About $330 million will sell using a tax-exempt structure through the Wisconsin Health and Educational Facilities Authority. The clinic will sell another $143 million using a taxable structure that doesn't require a conduit issuer. The size was subject to change depending on the market.

Citi has the books and BofA Securities and JPMorgan are also serving as underwriters. Ponder & Co. is advising the system.

The finance team posted a supplement Monday to the offering statement notifying potential investors that Marshfield has a commitment from Assured Guaranty Municipal Corp. to provide coverage on any or all of the bonds with the decision expected at pricing. The bonds are secured by a gross revenue pledge of the obligated group.

The deal achieves a series of goals for the system as it seeks to “restructure existing debt to increase our long-term committed capital,” Janette Townsend, treasurer and chief investment officer, said in a recorded investor presentation. “We are looking for some lower costs, to lower the cost and risk profile of our overall portfolio. We are also looking to preserve operating cash and provide greater liquidity to help manage through the operating disruption that is resulting from the pandemic.”

The latter is being aided by $100 million in tax-exempt debt to fund strategic acquisitions including St. Clare Hospital from the Ascension system — instead of using cash as originally planned — and $100 million of taxables for liquidity. The deal also allows the system to manage amortization and minimize the impact of maximum annual debt service coverage.

The deal carries A-minus ratings from Fitch Ratings and S&P Global Ratings. Ahead of the issue, S&P moved its outlook to negative from stable. Fitch Ratings had already assigned a negative outlook. The system has about $1.3 billion of debt.

“The outlook revision reflects our view of Marshfield's increased pro forma debt levels and weak pro forma maximum annual debt service coverage at a time when operations are still light as a result of its acute care strategy as well as ongoing pressures from the COVID-19 pandemic and the recession," said S&P analyst Suzie Desai.

The system will operate nine hospitals once planned acquisitions and new construction is completed. The system generates $2.6 billion in revenues with its health plan accounting for $1.3 billion of revenues.

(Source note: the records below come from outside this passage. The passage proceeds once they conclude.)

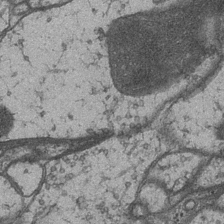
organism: Drosophila
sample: Optic medulla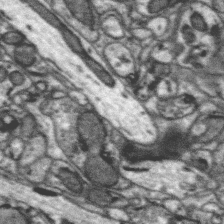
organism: Zebra finch
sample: Brain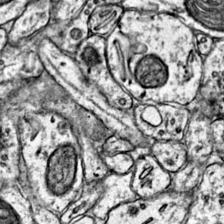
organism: Mouse
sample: Primary visual cortex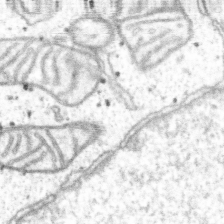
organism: Human
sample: HeLa cells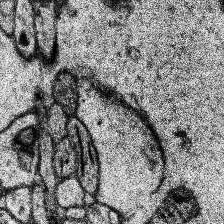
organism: Human
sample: Temporal Lobe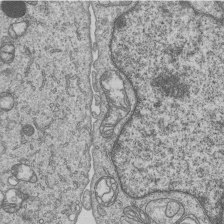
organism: Human
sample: MDA-MB-231 cells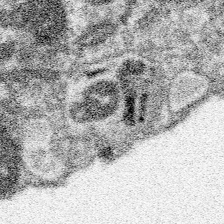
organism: Spongilla lacustris
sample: Neuroid cell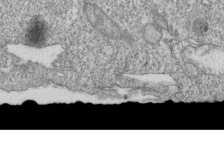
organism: Human
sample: HeLa cell HIV synapse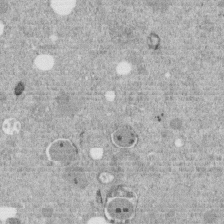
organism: C. elegans
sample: C. elegans embryo early stage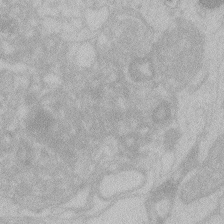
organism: Zebrafish
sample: Macrophage infected with Toxoplasma gondii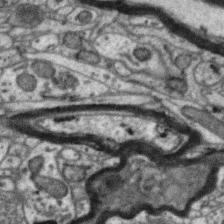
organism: Zebra finch
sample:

MCHS's service area includes north, central and western Wisconsin and 11 counties in the Upper Peninsula of Michigan.

The system began a transformation in 2014 and has grown from just a couple facilities into seven hospitals through either acquisitions or by building new facilities while it’s also divested some non-core services. “We have a strong market and brand position and we have been successful in executing on our strategic plan,” Gordon Edwards, chief operating and financial officer, said in a recorded investor presentation.

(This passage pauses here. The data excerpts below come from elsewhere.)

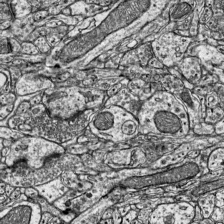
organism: Mouse
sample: Visual Cortex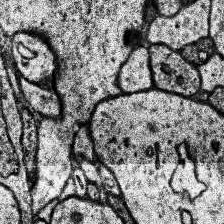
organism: Human
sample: Temporal Lobe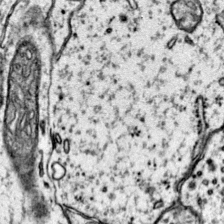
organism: Mouse
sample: Primary visual cortex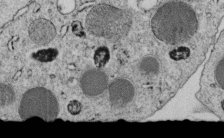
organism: C. elegans
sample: C. elegans embryo early stage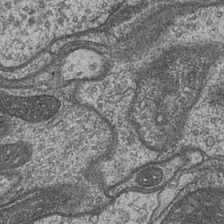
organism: Drosophila
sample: Optic medulla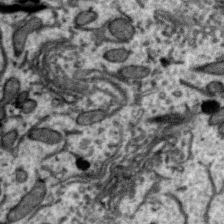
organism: Zebra finch
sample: Brain

The system said it has liquidity in place to manage COVID-19 strains, with access to credit lines and the ability to adjust capital spending. It has an existing $95 million line and is pursuing a $75 million additional line. The system headed into the pandemic with 160 days cash on hand with $1.2 billion of cash and investments.

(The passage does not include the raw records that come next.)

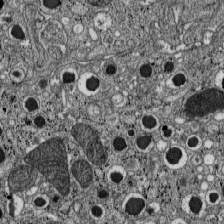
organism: C57BL Mouse
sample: Pancreatic islet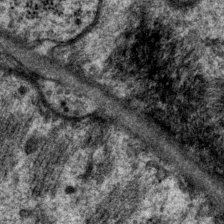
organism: P. pacificus
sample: Pharynx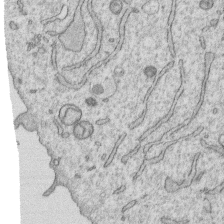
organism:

The system is offsetting some of the COVID-19 hit by furloughs and temporary salary reductions for leadership, including some physicians and management, reductions in contracted employees and flexing staff to lower volumes. Non-essential capital spending has also been deferred and it is deferring Social Security contributions, as permitted by the relief packages.

MCHS received $52.3 million in stimulus from the first and second distributions as well as $102 million in accelerated Medicare payments from federal relief packages.

The clinic began phasing in elective surgeries in mid-May. “This is not turning on a light switch ... this is much more of a dial ... we may have to dial backwards as well" depending on the needs of community, patients, and supplies, Edwards said of the challenges posed by ramping up services while at the same time being prepared for possible resurgences of the disease.

“The negative outlook reflects Fitch's view that, although MCHS has implemented operational and process improvements that should allow for continued operating improvement, improvements are likely to be slow to materialize based on the challenges of the coronavirus pandemic,” Fitch said.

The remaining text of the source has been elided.